* Task objective: Could you transcribe each entry below exactly, minus the images?

* Given data:
'''
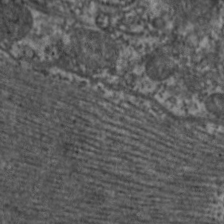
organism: C. elegans
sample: Pharynx
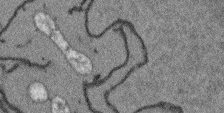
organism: Arabidopsis thaliana
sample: Root tip
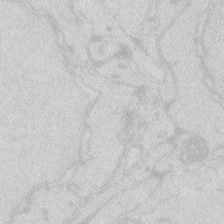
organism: Zebrafish
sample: Macrophage
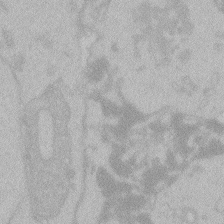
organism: Zebrafish
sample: Macrophage infected with Toxoplasma gondii
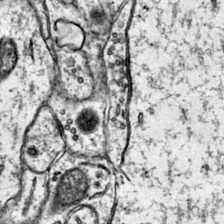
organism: Mouse
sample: Primary visual cortex
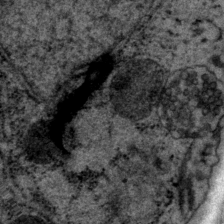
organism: P. pacificus
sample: Pharynx
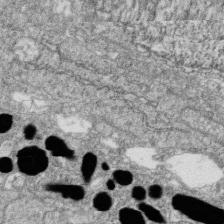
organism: Zebrafish
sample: Cilia; retinal pigment epithelium
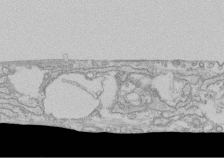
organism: Human
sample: CRL-1474
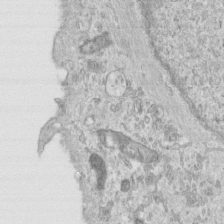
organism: Human
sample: Centriole in RPE cells
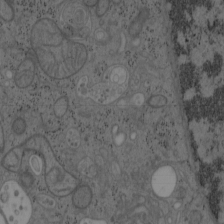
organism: Mouse
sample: OT-I killer T cells with ID8 ovarian cancer cells
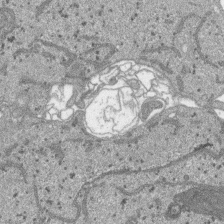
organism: Human
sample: Lung epithelial cells infected with SARS-CoV-2
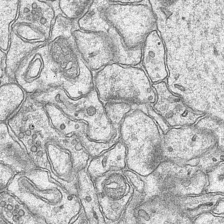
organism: Mouse
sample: CA1 Hippocampus
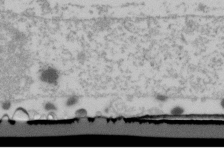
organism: Human
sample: U2-OS cells
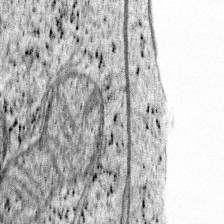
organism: Human
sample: HeLa cells
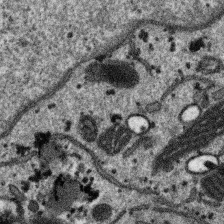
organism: Human
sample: Lung epithelial cells infected with SARS-CoV-2
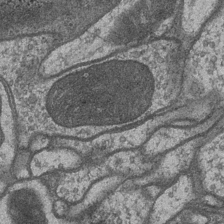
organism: Drosophila
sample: Optic medulla
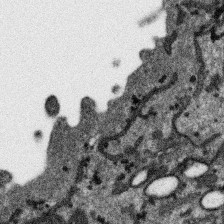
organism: Human
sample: Lung epithelial cells infected with SARS-CoV-2
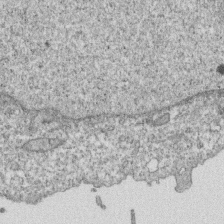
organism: Human
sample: HeLa cell HIV synapse
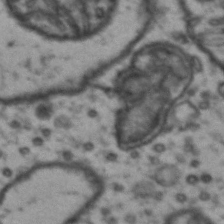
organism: Drosophila
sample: Brain
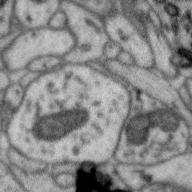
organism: Zebra finch
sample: Brain
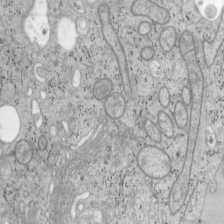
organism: Mouse
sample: OT-I killer T cells with ID8 ovarian cancer cells
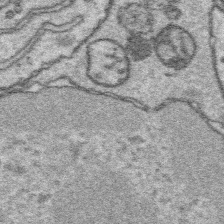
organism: Platynereis dumerilii
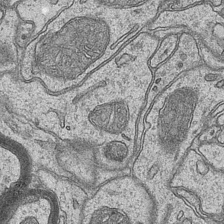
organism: Mouse
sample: CA1 Hippocampus
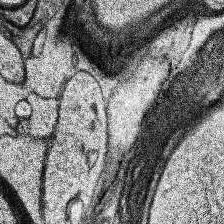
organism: Human
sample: Temporal Lobe
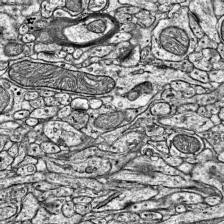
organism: Mouse
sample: Visual Cortex
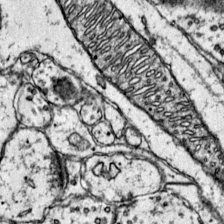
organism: Mouse
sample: Primary visual cortex
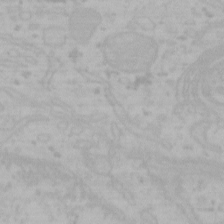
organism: Mouse
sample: Choroid plexus
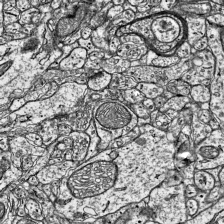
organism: Mouse
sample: Visual Cortex
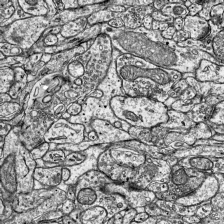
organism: Mouse
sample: Visual Cortex
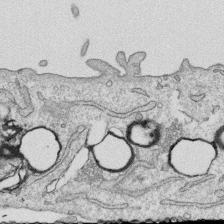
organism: Human
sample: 1205lu cells
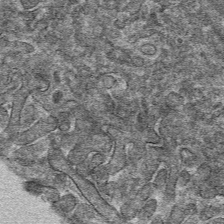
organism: Mouse
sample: Mouse hepatocytes
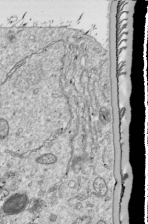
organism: Drosophila
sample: Cell division; meiosis; drosophila spermatocytes
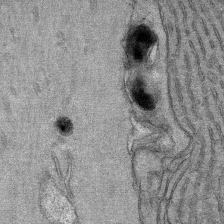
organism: Mouse
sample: Mouse Salivary gland
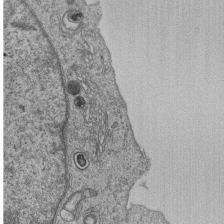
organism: Human
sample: MDA-MB-231 cells
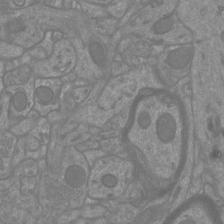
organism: Mouse
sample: Cortical neurons
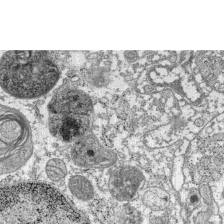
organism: C57BL Mouse
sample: Pancreatic islet
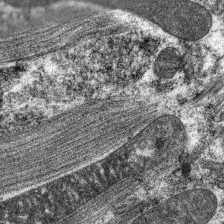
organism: C. elegans
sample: Pharynx
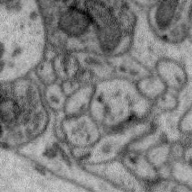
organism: Zebra finch
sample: Brain
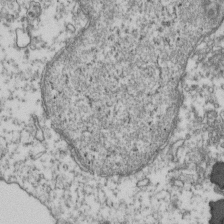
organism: Human
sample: Activated Jurkat CD4+ T cells
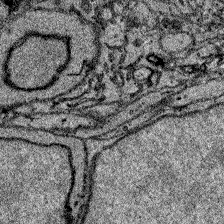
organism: Zebrafish
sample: Larval olfactory bulb
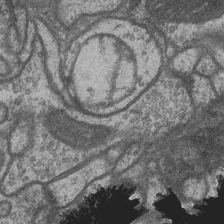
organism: Drosophila
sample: Optic medulla
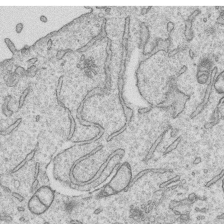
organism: Human
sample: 1205lu cells
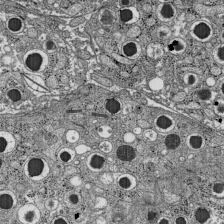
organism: C57BL Mouse
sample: Pancreatic islet
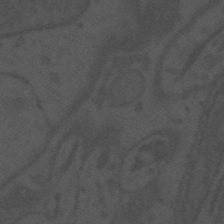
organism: Mouse
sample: Suprachiasmatic nucleus
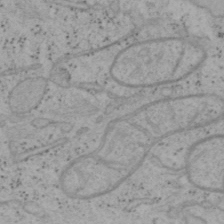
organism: Human
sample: HeLa cells
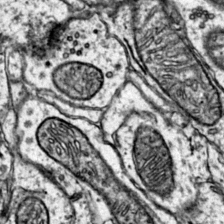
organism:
'''
* Worked solution:
organism: C. elegans
sample: Pharynx
organism: Arabidopsis thaliana
sample: Root tip
organism: Zebrafish
sample: Macrophage
organism: Zebrafish
sample: Macrophage infected with Toxoplasma gondii
organism: Mouse
sample: Primary visual cortex
organism: P. pacificus
sample: Pharynx
organism: Zebrafish
sample: Cilia; retinal pigment epithelium
organism: Human
sample: CRL-1474
organism: Human
sample: Centriole in RPE cells
organism: Mouse
sample: OT-I killer T cells with ID8 ovarian cancer cells
organism: Human
sample: Lung epithelial cells infected with SARS-CoV-2
organism: Mouse
sample: CA1 Hippocampus
organism: Human
sample: U2-OS cells
organism: Human
sample: HeLa cells
organism: Human
sample: Lung epithelial cells infected with SARS-CoV-2
organism: Drosophila
sample: Optic medulla
organism: Human
sample: Lung epithelial cells infected with SARS-CoV-2
organism: Human
sample: HeLa cell HIV synapse
organism: Drosophila
sample: Brain
organism: Zebra finch
sample: Brain
organism: Mouse
sample: OT-I killer T cells with ID8 ovarian cancer cells
organism: Platynereis dumerilii
organism: Mouse
sample: CA1 Hippocampus
organism: Human
sample: Temporal Lobe
organism: Mouse
sample: Visual Cortex
organism: Mouse
sample: Primary visual cortex
organism: Mouse
sample: Choroid plexus
organism: Mouse
sample: Visual Cortex
organism: Mouse
sample: Visual Cortex
organism: Human
sample: 1205lu cells
organism: Mouse
sample: Mouse hepatocytes
organism: Drosophila
sample: Cell division; meiosis; drosophila spermatocytes
organism: Mouse
sample: Mouse Salivary gland
organism: Human
sample: MDA-MB-231 cells
organism: Mouse
sample: Cortical neurons
organism: C57BL Mouse
sample: Pancreatic islet
organism: C. elegans
sample: Pharynx
organism: Zebra finch
sample: Brain
organism: Human
sample: Activated Jurkat CD4+ T cells
organism: Zebrafish
sample: Larval olfactory bulb
organism: Drosophila
sample: Optic medulla
organism: Human
sample: 1205lu cells
organism: C57BL Mouse
sample: Pancreatic islet
organism: Mouse
sample: Suprachiasmatic nucleus
organism: Human
sample: HeLa cells
organism:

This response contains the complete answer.